Required action:
What you produce should be the lines from the line containing "Plastik von Paul" through the last line below, both ends included, reproduced exactly and without pictures.

Data provided:
--------------------------------------------------
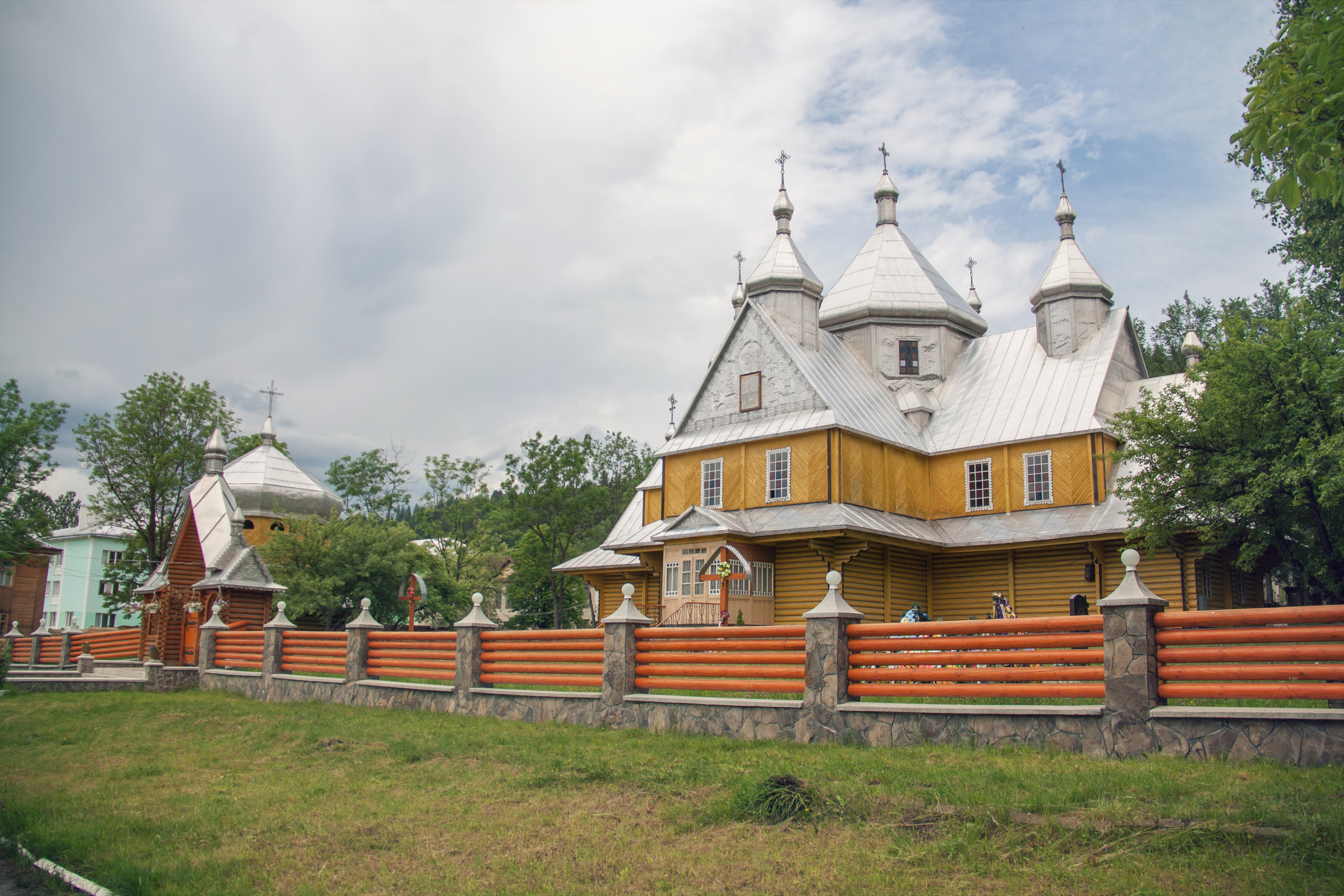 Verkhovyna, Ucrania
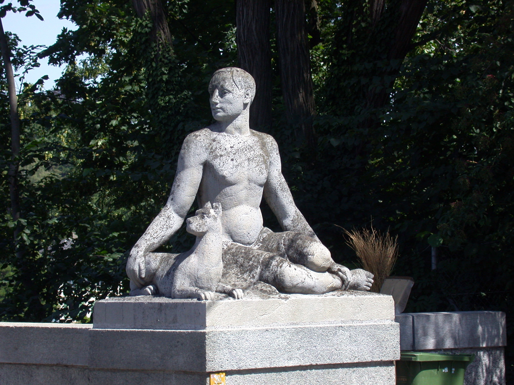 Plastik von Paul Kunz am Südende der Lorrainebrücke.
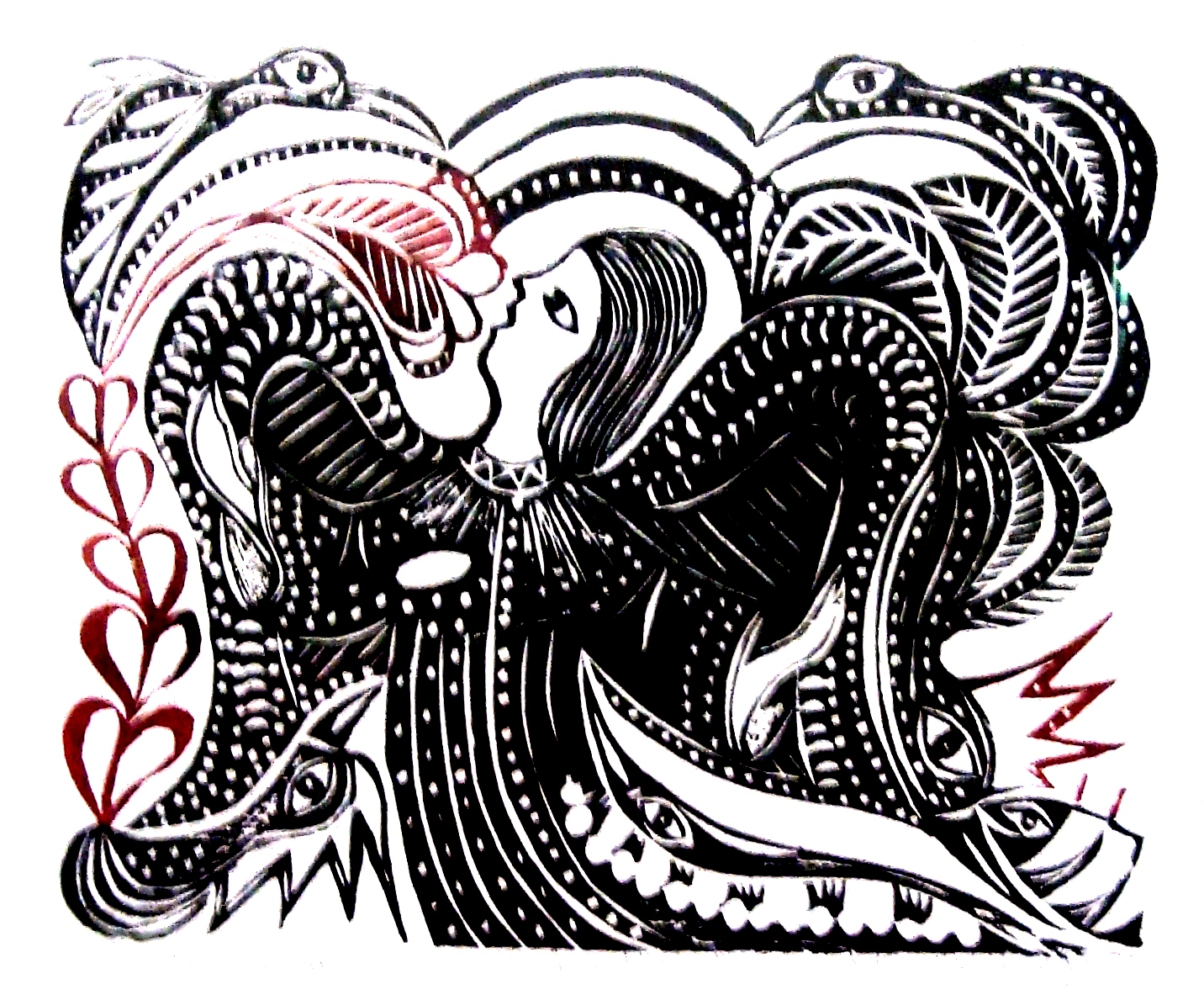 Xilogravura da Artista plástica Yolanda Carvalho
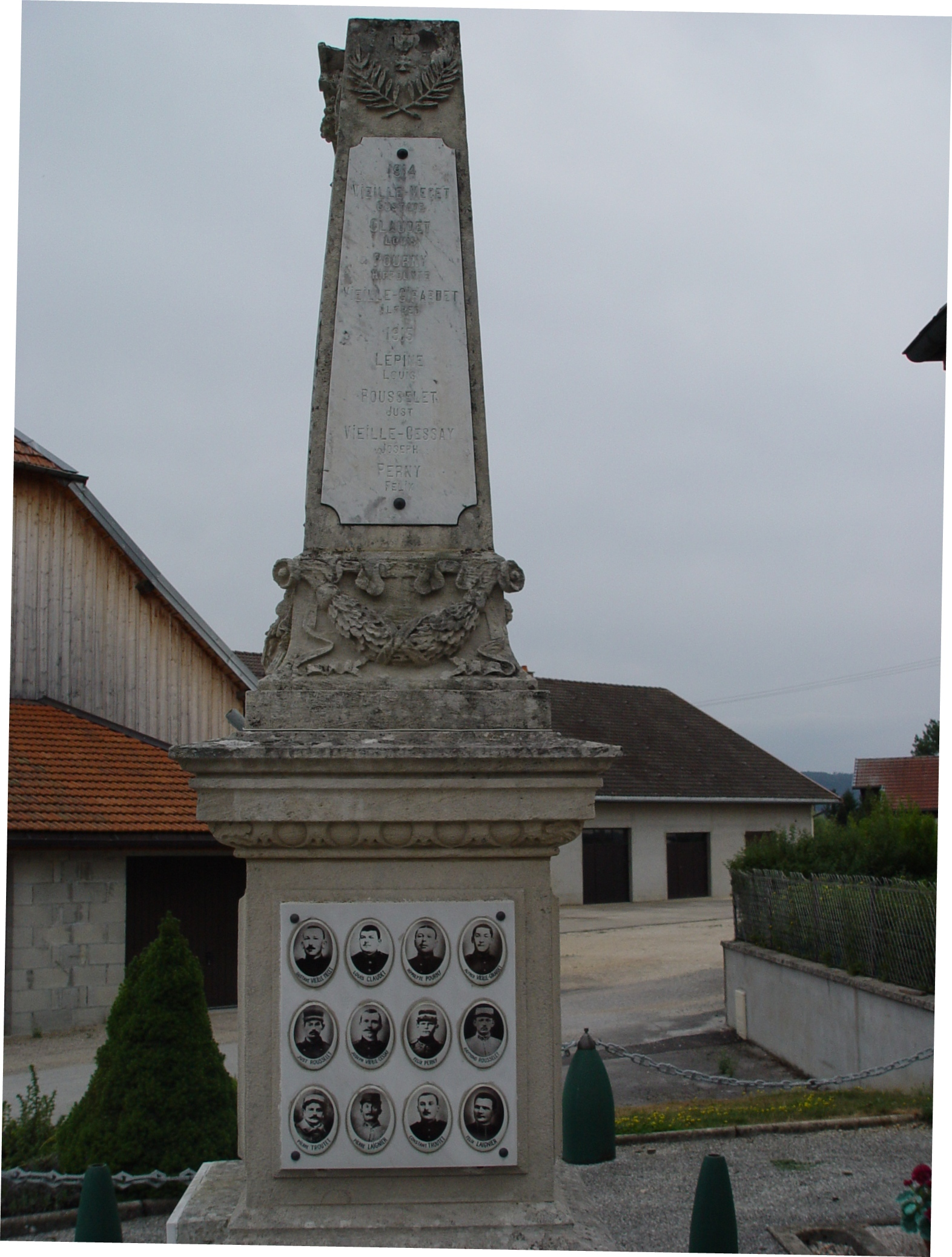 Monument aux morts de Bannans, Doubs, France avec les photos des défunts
--------------------------------------------------
Reply to the exercise:
 Plastik von Paul Kunz am Südende der Lorrainebrücke.
 Xilogravura da Artista plástica Yolanda Carvalho
 Monument aux morts de Bannans, Doubs, France avec les photos des défunts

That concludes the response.